World Press on Iran, Turkey and the Caucasus (April 2-4, 2011)
Read on the website Vestnik Kavkaza
The Guardian published an article on the current oil price situation, which states that oil prices have hit their highest level since the financial crisis, amid continuing supply fears over the conflict in Libya and renewed optimism about global economic growth. US crude rose to $108.74 on Monday morning, its highest level since September 2008. The cost of a barrel of Brent crude, sourced from the North Sea, hit $119.54 on Monday. This left Brent just 25 cents away from its two-and-a-half year high, reached on 24 February, when the revolt against Libyan leader Muammar Gaddafi was gathering pace.
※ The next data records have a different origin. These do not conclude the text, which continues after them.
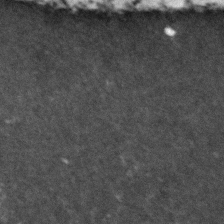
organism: Zebrafish
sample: Zebrafish embryo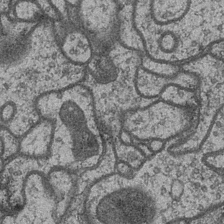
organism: Drosophila
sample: Optic medulla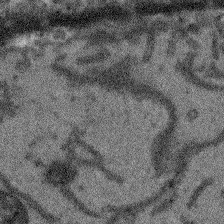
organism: Arabidopsis thaliana
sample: Root tip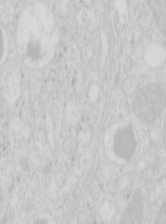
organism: Mouse
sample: Pancreas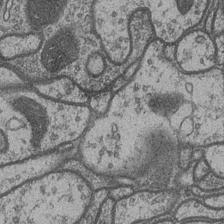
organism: Drosophila
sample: Optic medulla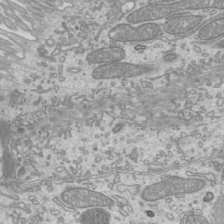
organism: Mouse
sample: Cilia; mouse epididymis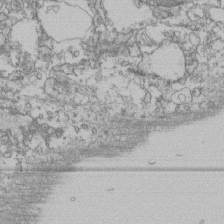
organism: Human
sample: Fibroblast cells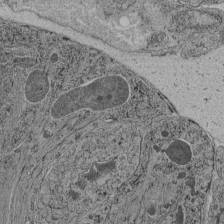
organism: C. elegans
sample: C. elegans pharynx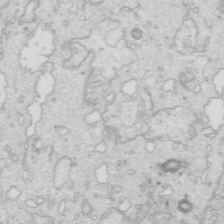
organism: Mouse
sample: Multiciliated cells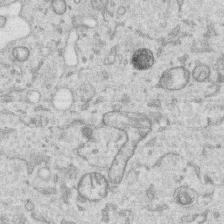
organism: Human
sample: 1205lu cells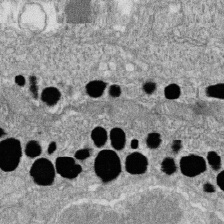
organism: Zebrafish
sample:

The Washington Post published an analytical article headlined “Will Libya become Obama’s Iraq?” In making his case this past week for the use of force in Libya, President Obama sought to assure the American people that this intervention is prudent and wise, and that it bears no resemblance to the controversial and costly war in Iraq. However, according to the article, given the most obvious differences between Iraq and Libya — no ground troops in Libya and no U.N. resolution in Iraq — few will take issue with Obama’s protestation. Yet Obama’s road in Libya may prove more similar to President George W. Bush’s than it now appears. The author states that the experiences in Iraq and Afghanistan clearly demonstrate that decisions made about Libya in the next weeks and months will disproportionately affect the course of the nation for years to come. For instance, the early choice to declare Iraq a federal country allowed the Kurdish north to thrive, but it also seeded current battles over who has the authority to develop Iraq’s oil and gas. Similarly, early decisions to exclude certain groups from politics — senior Ba'ath party members in Iraq or those associated with the Taliban in Afghanistan — determined who was invested in the new states, and who would fight their emergence and consolidation.
The Los Angeles Times newspaper reports that it may have been a secular revolution that toppled President Hosni Mubarak, but religious groups — some with violent pasts — have been building grass-roots networks for years. Now ultra-conservative and moderate groups feel their time has arrived.
The same agency also published an article entitled ‘Some in Germany critical of decision to sit out Libya operation’. According to the material, critics say Berlin has lost credibility and risks an isolationism it can ill afford. One former defense minister called the decision to break from longtime allies "a mistake of historic dimensions."